Görüntülediğiniz mahkeme kararı kesinleşmiş bir karardır.

T.C.
İSTANBUL
BÖLGE ADLİYE MAHKEMESİ
12. HUKUK DAİRESİ
DOSYA NO : 2019/455
KARAR NO : 2021/529
T Ü R K M İ L L E T İ A D I N A
İ S T İ N A F K A R A R I
İNCELENEN KARARIN
MAHKEMESİ : İSTANBUL 1. ASLİYE TİCARET MAHKEMESİ
TARİHİ: 05/06/2018
NUMARASI: 2015/185 Esas – 2018/598 Karar
DAVA: İtirazın İptali (Ticari Nitelikteki Hizmet Sözleşmesinden Kaynaklanan)

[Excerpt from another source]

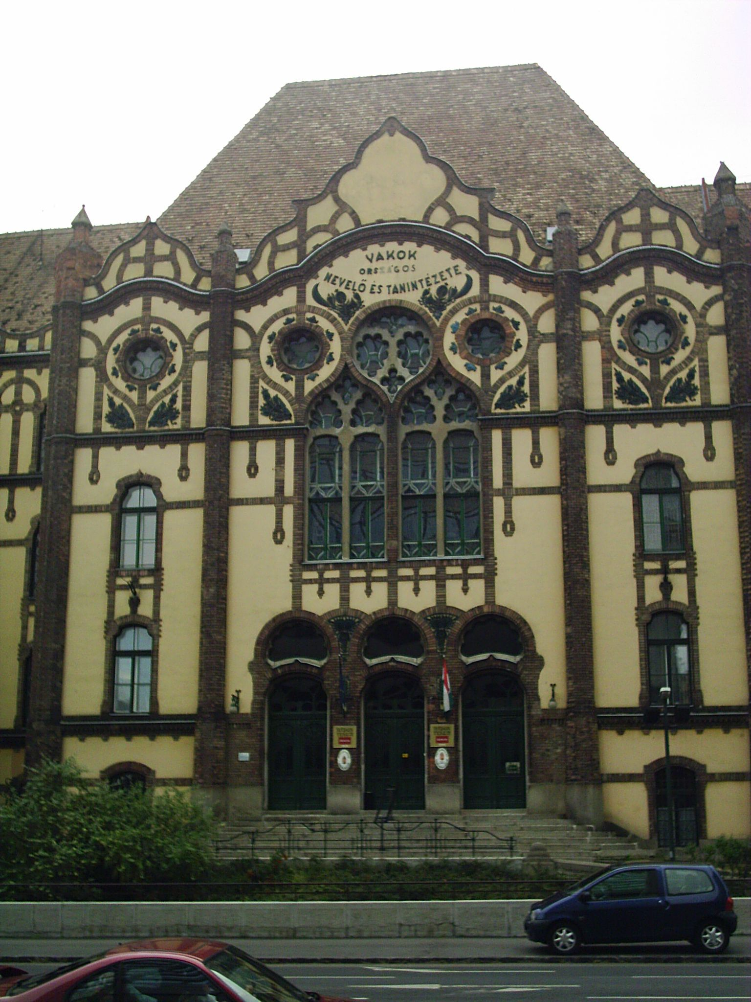 Vakok Intézete, Budapest, Hungária körút. Épült Baumgarten Sándor (1864–1928) és Herczegh Zsigmond (1848–1914) tervei szerint 1907-ben

İSTİNAF KARAR TARİHİ: 08/04/2021
Taraflar arasında görülen dava neticesinde ilk derece mahkemesince verilen hükmün davacı vekilince istinaf edilmesi üzerine düzenlenen rapor ve dosya kapsamı incelenip gereği görüşülüp düşünüldü;
DAVA: Davacı vekili dava dilekçesinde özetle; müvekkili ile davalı arasında 16/06/2014 tarihinde servis taşımacılığı sözleşmesi imzalandığını, davalının, Beyoğlu … Noterliği’nin 22/10/2014 tarihli ihtarnamesi ile servis şoförü bulunamadığı gerekçesi ile hizmetlerin aksadığını, cezai şart ödenmesini ve sözlü olarak sözleşmenin feshedildiğini bildirdiğini, oysa davalının yazılı fesih bildiriminin bulunmadığını, davalıya gönderilen İstanbul … Noterliği’nin 31/10/2014 tarihli ihtarnamesi ile sözleşmenin devem ettiğinin ve alacağın ödenmesinin ihtar edildiğini, davalının ise Beyoğlu …. Noterliği’nin 10/11/2014 tarihli ihtarnamesi ile sözleşmeyi tek taraflı feshettiğini, fesih üzerine Beyoğlu … Noterliği’nin 17/12/2014 tarihli ihtarnamesi ile feshe kadar olan hizmet bedeli faturasının davalıya gönderildiğini, ancak davalının futaraları kabul etmeyerek Beyoğlu …. Noterliği’nin 29/12/2014 tarihli ihtarı ile iade ettiğini, bunun üzerine İstanbul … İcra Müdürlüğü’nün … esas sayılı dosyası ile takibe başlandığını, davalının itirazı üzerine takibin durduğunu, davalının servis hizmetini daha ucuz yapmak için sözleşmeyi haklı sebeple feshetme çabası içinde olduğunu belirterek, davalının itirazının iptali ile %20’den az olmamak üzere icra inkar tazminatına karar verilmesini talep etmiştir.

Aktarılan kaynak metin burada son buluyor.